EXISTENCE AND MULTIPLICITY OF SOLUTIONS FOR ELLIPTIC PROBLEMS WITH QUADRATIC GROWTH IN THE GRADIENT

Abstract

In this project we study properties of existence, non-existence, multiplicity and regularity of the viscosity solutions of some classes of elliptic problems with quadratic growth in the gradient. We propose a qualitative study of the solutions of equations of second and fourth orders, as well as of systems of equations of second order, aiming the characterization of the continuum of solutions generated by the family of a one parameter problem. We also propose the study of the respective phenomenon of multiplicity of solutions in the case that the coefficients of the equation are unbounded.

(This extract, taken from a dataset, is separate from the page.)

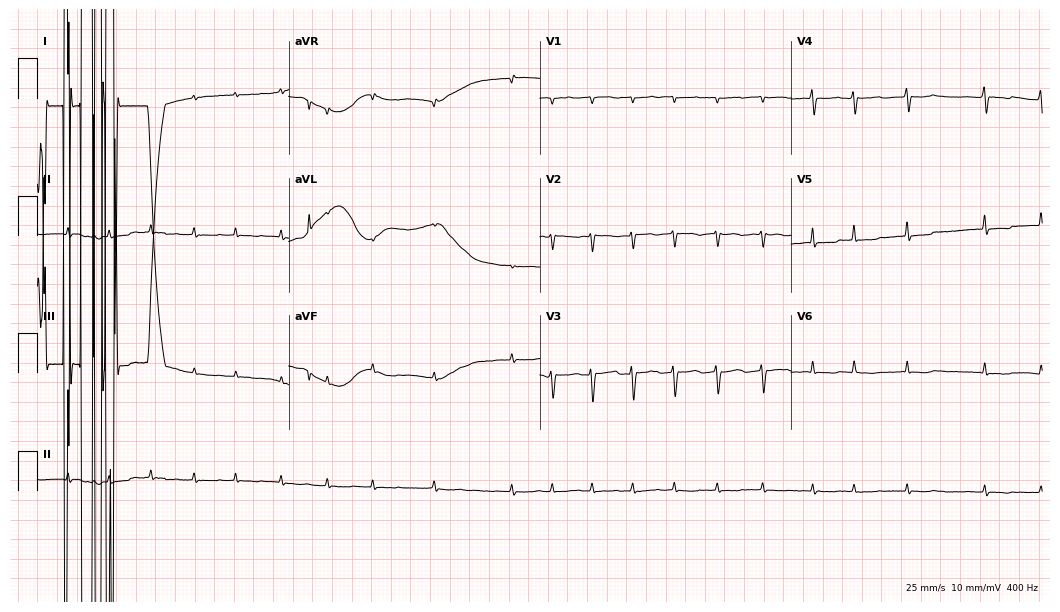
ECG (10.2-second recording at 400 Hz) — a 73-year-old female patient. Findings include atrial fibrillation (AF).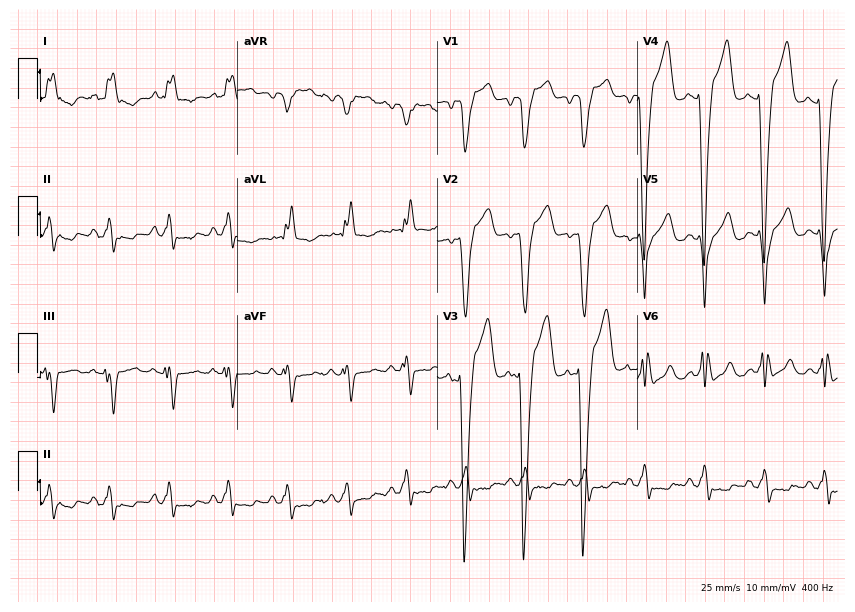
ECG — a male, 83 years old. Findings include left bundle branch block.

For this, we need to apply topological methods combined to the C1-alpha and W2p regularity theory of solutions, in addition to the study of the first eigenvalue, which strongly influence the generality of the hypotheses of the problem. On the other hand, we intend to verify if the purely nonlinear techniques developed to obtain a priori estimates via blow-up for equations of order two are also applicable to order four and to systems of equations of second order, that is, Harnack type inequalities and generalization of the strong maximum principle of Vázquez for fully nonlinear equations. This problem inspires the study of other interesting properties about the solutions, such as symmetry, regularity of the minimal solution and regularity of the continuum of solutions obtained, asymptotic behavior, as well as problems with dual nature to the one of Vázquez. We also propose to analyze how the results can be improved when incorporating different function spaces, spectral and variational tools. Moreover, when introducing another methods for obtaining a priori estimates, such as the Alexandrov-Serrin moving planes method and its variants.